Collection entries
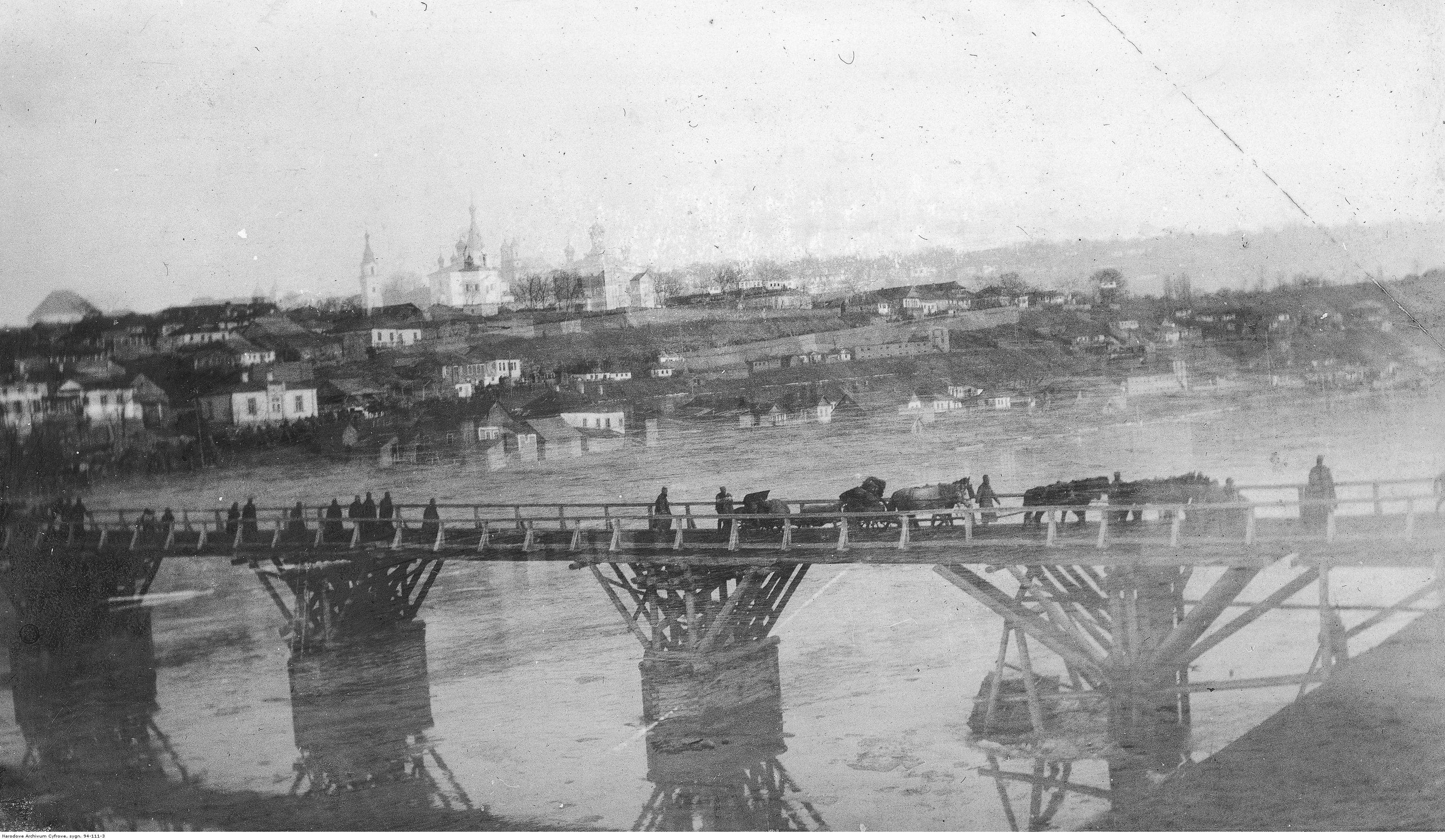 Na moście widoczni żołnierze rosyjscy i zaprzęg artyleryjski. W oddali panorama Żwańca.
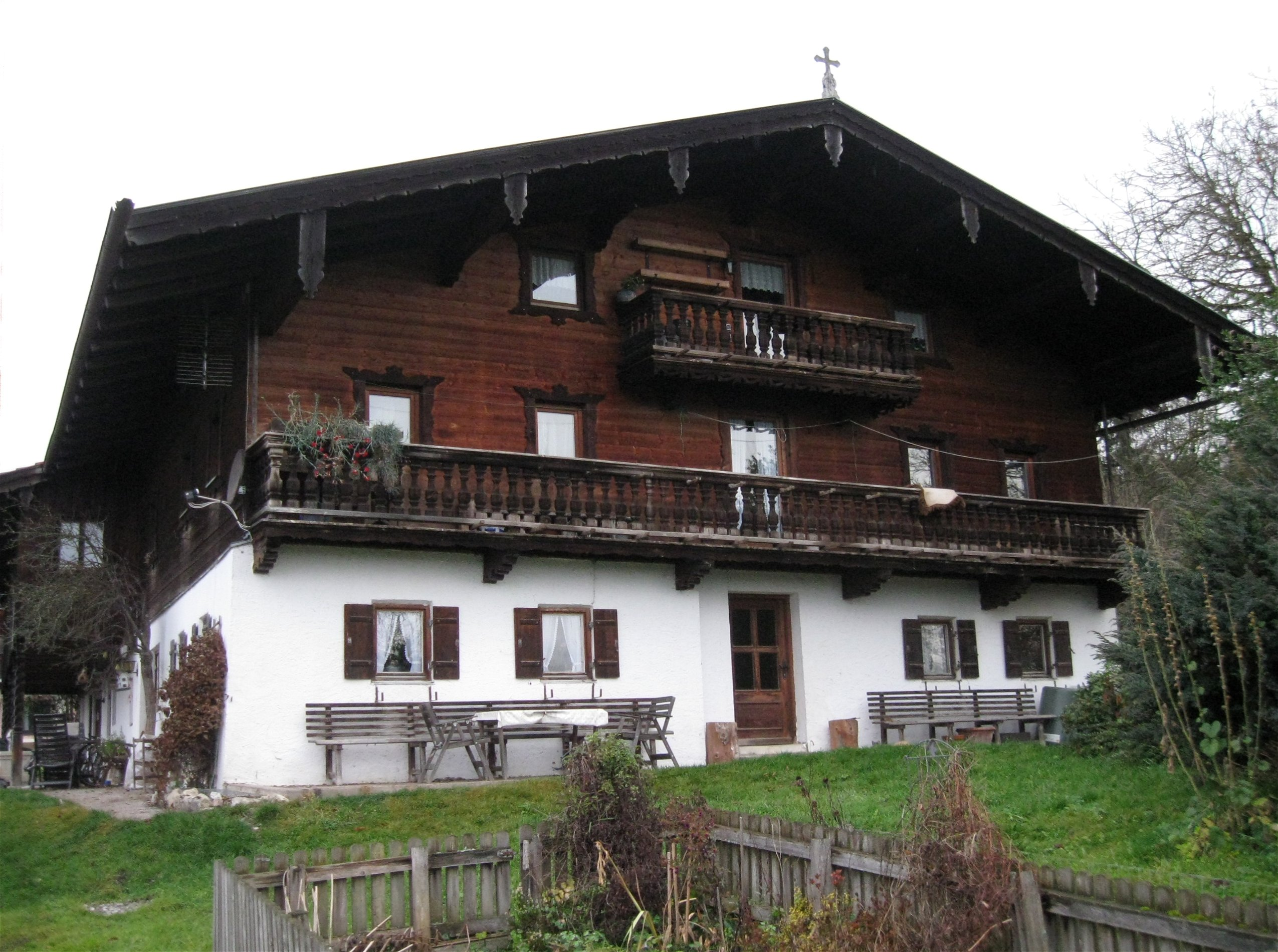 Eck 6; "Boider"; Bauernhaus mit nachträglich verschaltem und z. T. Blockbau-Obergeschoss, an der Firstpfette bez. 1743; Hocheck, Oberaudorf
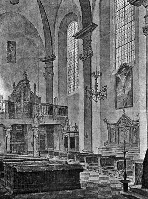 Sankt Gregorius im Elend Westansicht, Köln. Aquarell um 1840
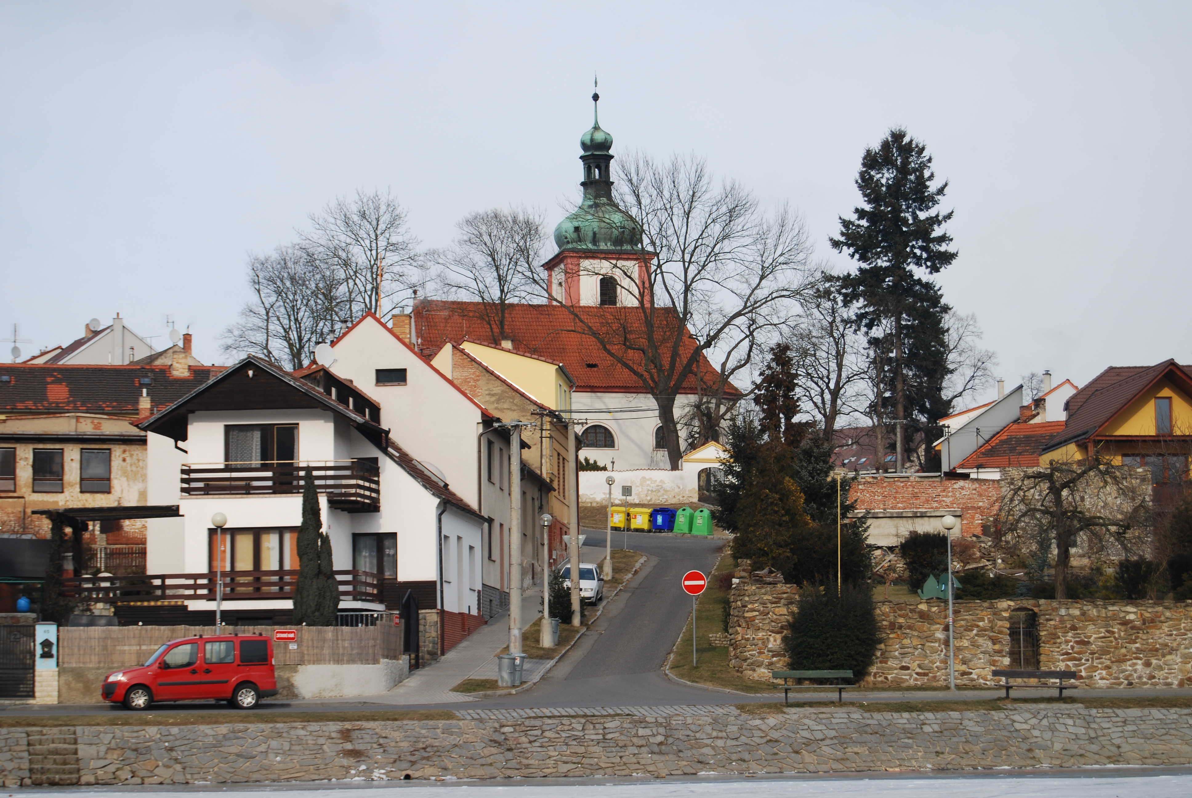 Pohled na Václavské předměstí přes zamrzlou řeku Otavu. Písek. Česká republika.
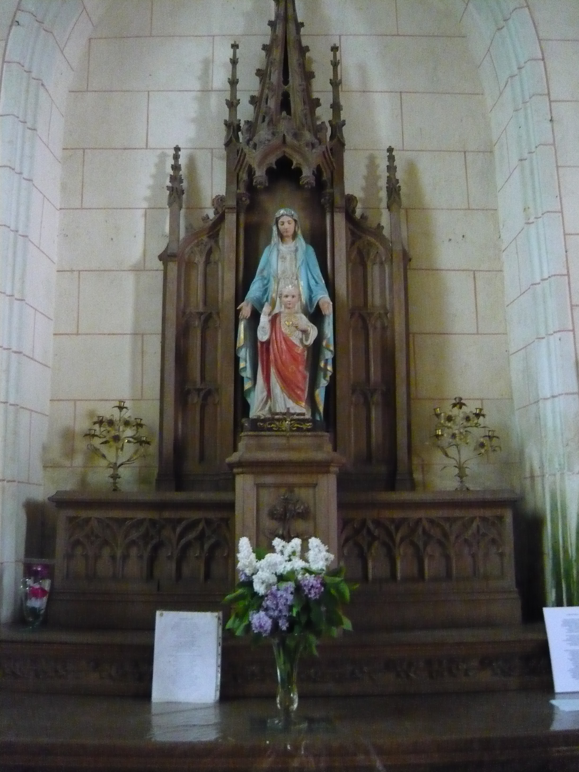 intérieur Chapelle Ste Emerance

REQUIREMENT
An exact reprint of every record is required, with the pictures omitted.

ANSWER SPACE
 Na moście widoczni żołnierze rosyjscy i zaprzęg artyleryjski. W oddali panorama Żwańca.
 Eck 6; "Boider"; Bauernhaus mit nachträglich verschaltem und z. T. Blockbau-Obergeschoss, an der Firstpfette bez. 1743; Hocheck, Oberaudorf
 Sankt Gregorius im Elend Westansicht, Köln. Aquarell um 1840
 Pohled na Václavské předměstí přes zamrzlou řeku Otavu. Písek. Česká republika.
 intérieur Chapelle Ste Emerance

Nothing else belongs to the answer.